Multiple forms of “electronic signature” will be accepted by the NLRB, including “email exchanges or internet/intranet sign-up methods.” Options include a website that employees could access to complete an online “authorization form” or a form email message. An authorization supported by electronic signature must include the signer’s name, email address or social media account, telephone number, the actual “authorization” language to which the employee assents, the date of the submission, and the name of the employer. The submitting union also must provide a declaration identifying the technology used and explaining the identification controls within the system. Rather than signing an authorization card with a pen, employees will be offered the opportunity to affirm their desire for union representation by clicking a box.

Concerns About Authenticity

In accepting “electronic signatures,” it is not clear whether, how, or what actions the NLRB will take to verify authenticity. The NLRB has long presumed conventional signatures to be valid absent significant evidence to the contrary, and the acceptance of cards has been at the NLRB’s discretion with extremely limited opportunity for legal challenge. Under the procedures detailed in the Revised Memorandum, electronic signatures verified by an independent third party through public key infrastructure (PKI) technology will be accepted without further action. If the union gathering the electronic signatures does not use a PKI-based system, it will be required to send a “confirmation transmission” to each electronic signer confirming the information to which the signer assented, and inviting the signer to respond if anything is incorrect. The submitting union will be obligated to provide any responses to the confirmation transmission” to the NLRB along with the electronically signed authorizations. Sample forms for these submissions are provided as attachments to the Revised Memorandum.

In the General Counsel’s view, “the contact information (email address, phone number or other social media account) is easy to obtain electronically from the signer and will enable the NLRB to promptly investigate forgery or fraud, where appropriate.” While the process of verifying the authenticity of the showing of interest always has been murky from the viewpoint of employers, the potential for fraud and abuse of electronic processes is significant.

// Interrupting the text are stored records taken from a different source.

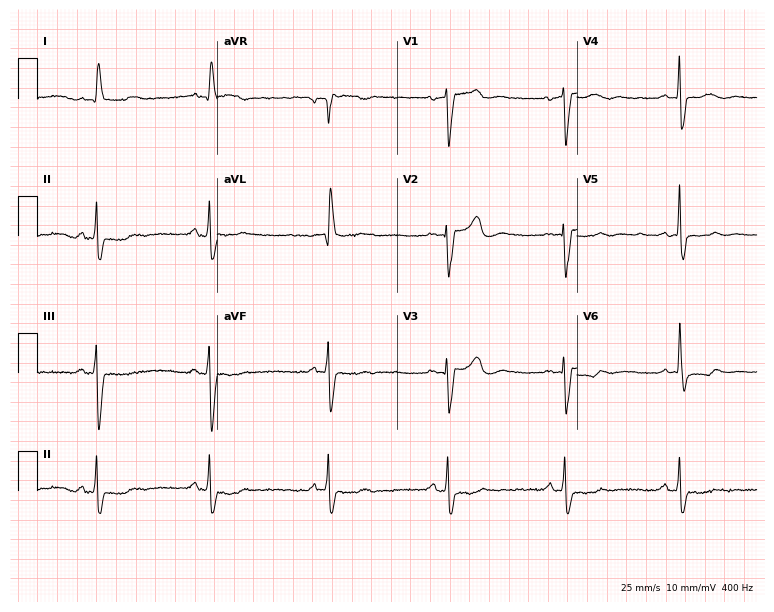
Standard 12-lead ECG recorded from a man, 74 years old. None of these six findings is recorded: first-degree AV block, right bundle branch block, left bundle branch block, sinus bradycardia, atrial fibrillation, sinus tachycardia.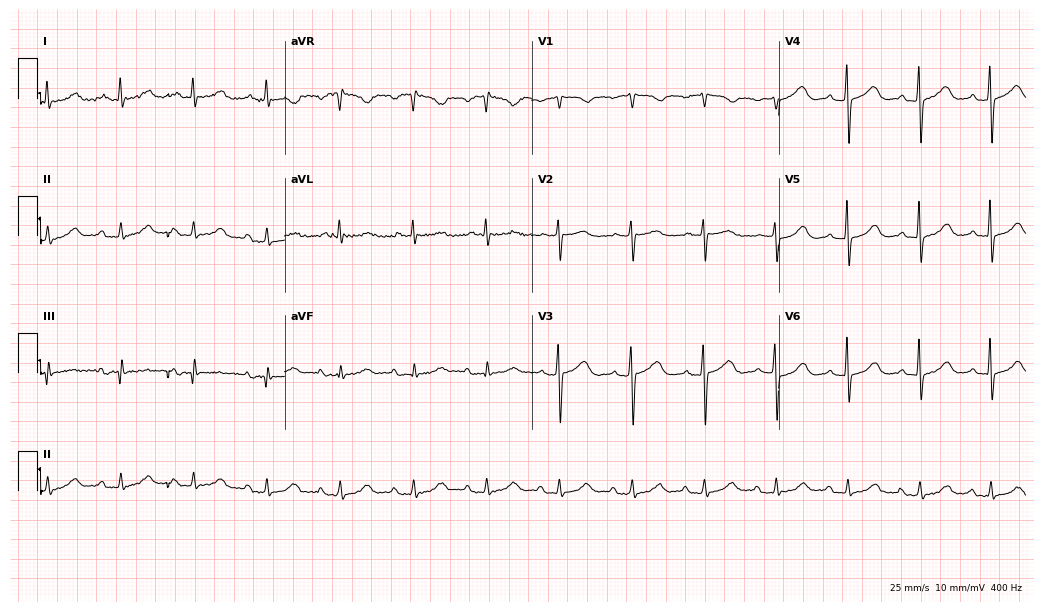
ECG (10.1-second recording at 400 Hz) — a woman, 83 years old. Labelled as a normal ECG.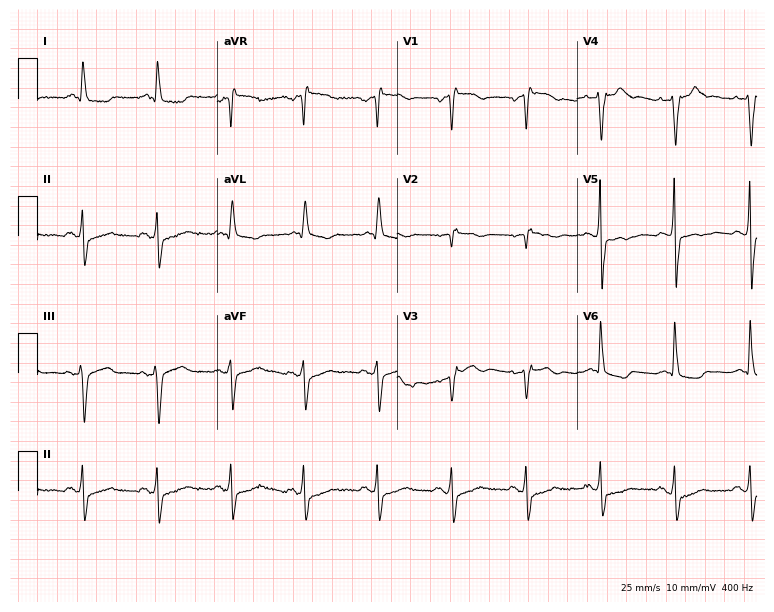
12-lead ECG from a male patient, 68 years old (7.3-second recording at 400 Hz). No first-degree AV block, right bundle branch block, left bundle branch block, sinus bradycardia, atrial fibrillation or sinus tachycardia recorded for this tracing.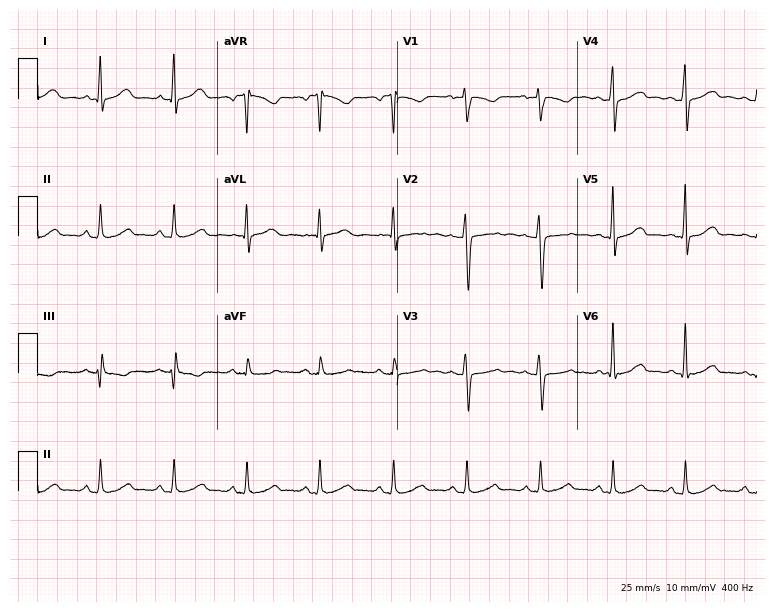
Electrocardiogram (7.3-second recording at 400 Hz), a female patient, 42 years old. Overall reading on record: normal ECG.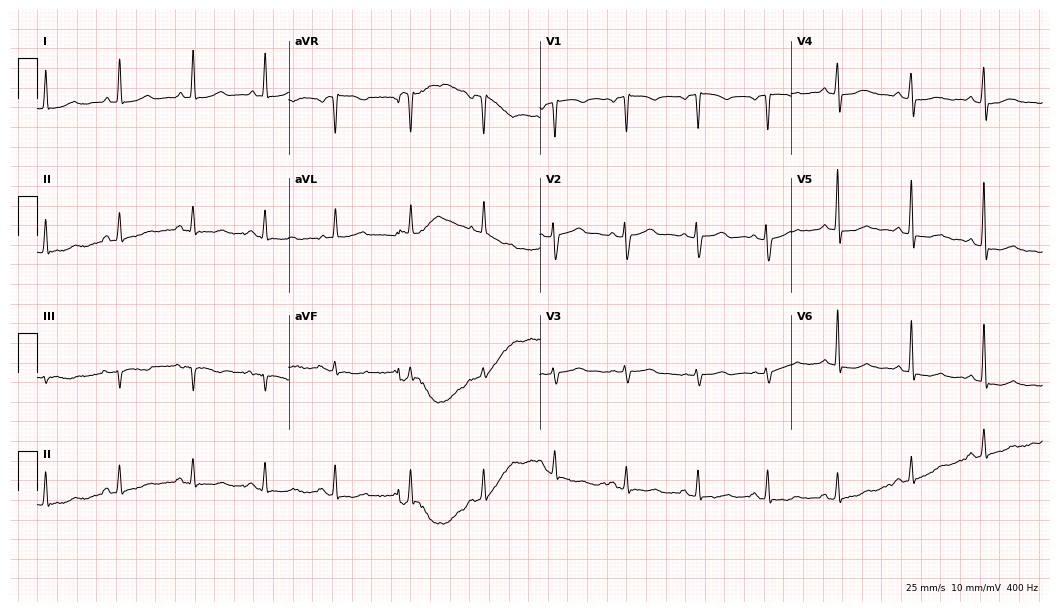
12-lead ECG from a female, 65 years old (10.2-second recording at 400 Hz). No first-degree AV block, right bundle branch block, left bundle branch block, sinus bradycardia, atrial fibrillation or sinus tachycardia recorded for this tracing. Other findings, if any, are not listed.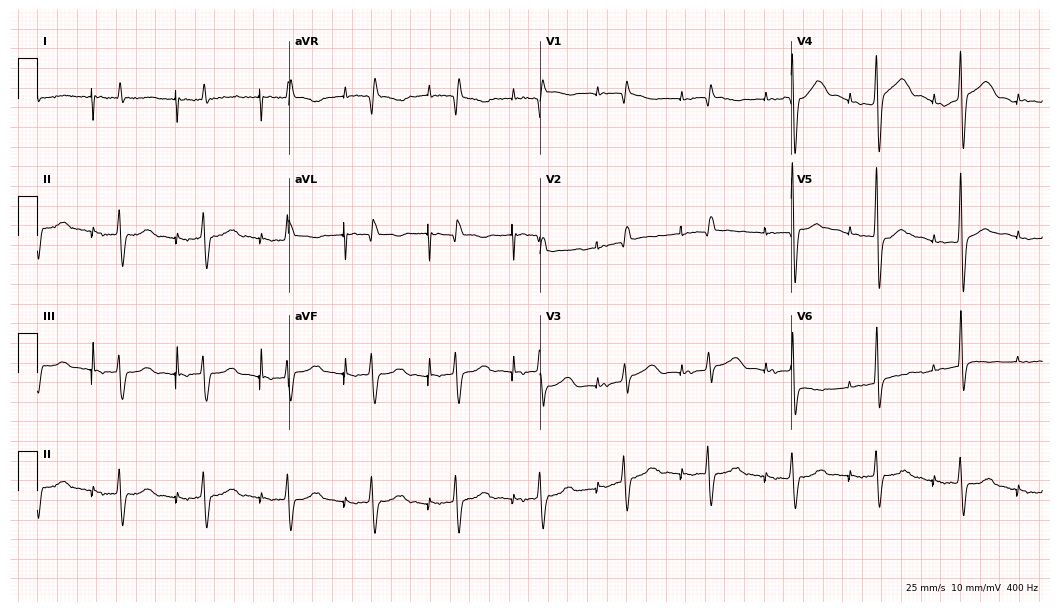
Standard 12-lead ECG recorded from a man, 80 years old. None of these six findings is recorded: first-degree AV block, right bundle branch block, left bundle branch block, sinus bradycardia, atrial fibrillation, sinus tachycardia. Only these six findings were labelled.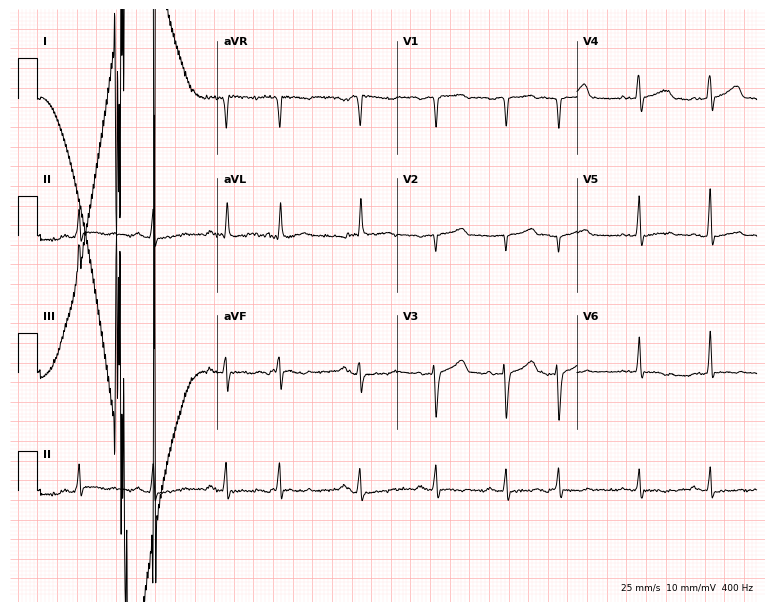
Electrocardiogram, a female, 71 years old. Of the six screened findings (first-degree AV block, right bundle branch block, left bundle branch block, sinus bradycardia, atrial fibrillation, sinus tachycardia), none is recorded. Findings outside these six are not listed.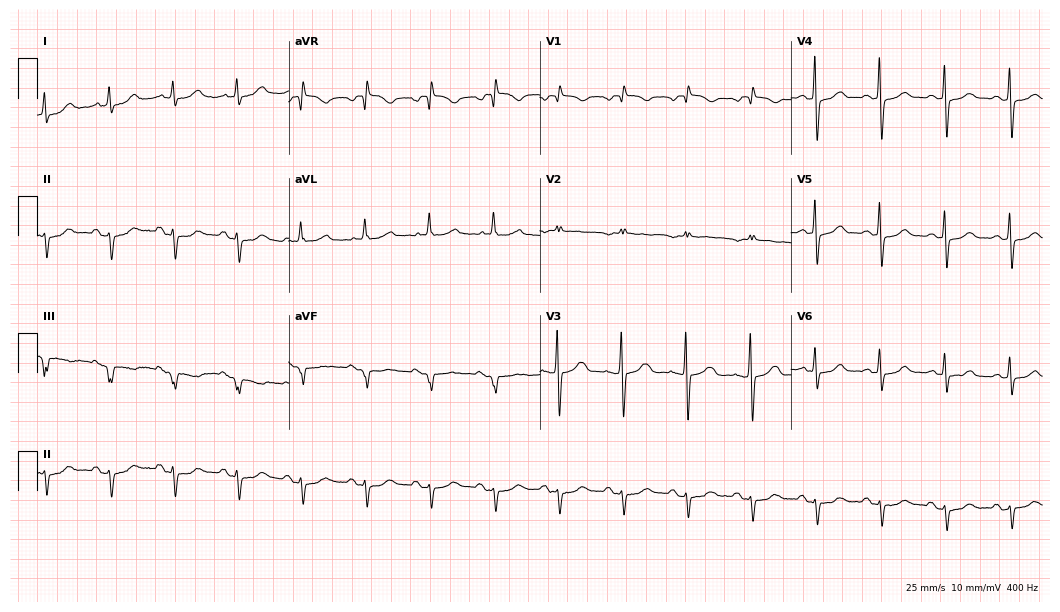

“Electronic Signatures” Reduce the Employer’s Ability to Respond

It remains to be seen how unions will capitalize on this development, but the opportunity is tremendous. Many unions have existing websites, social media pages, Twitter accounts, etc., that provide a ready-made platform for soliciting employees by offering a hyperlink to the “electronic authorization form” for employees to complete. Likewise, a hyperlink easily could be included in a mass email to employees—a prospect that was enhanced greatly by the NLRB’s recent decision in Purple Communications. In that case, the NLRB held that employees who have been granted access to company email systems must be permitted to use those systems for union organizing activity when on non-working time. If a union provides the hyperlink to one sympathetic employee, that employee could extend the invitation to all employees in a matter of seconds. In addition to electronic solicitations, more traditional means still may be used to direct employees to a union’s “e-authorization” website, such as handbills and mailers. One union has already placed an advertisement in a local newspaper, inviting employees of a particular employer to visit a union website for the purpose of signing an electronic authorization card.

The General Counsel’s decision to allow unions to organize electronically creates an alternative to traditional authorization card signing drives that is exponentially faster, very low in cost, and more “under the radar” than ever before. A union can now effectively solicit all of an employer’s employees before the employer has any opportunity to respond, or perhaps even without the employer becoming aware that it has happened. A proactive approach to positive employee relations, including advising employees in advance of the ramifications of signing an authorization card and properly training supervisors, is now more important than ever.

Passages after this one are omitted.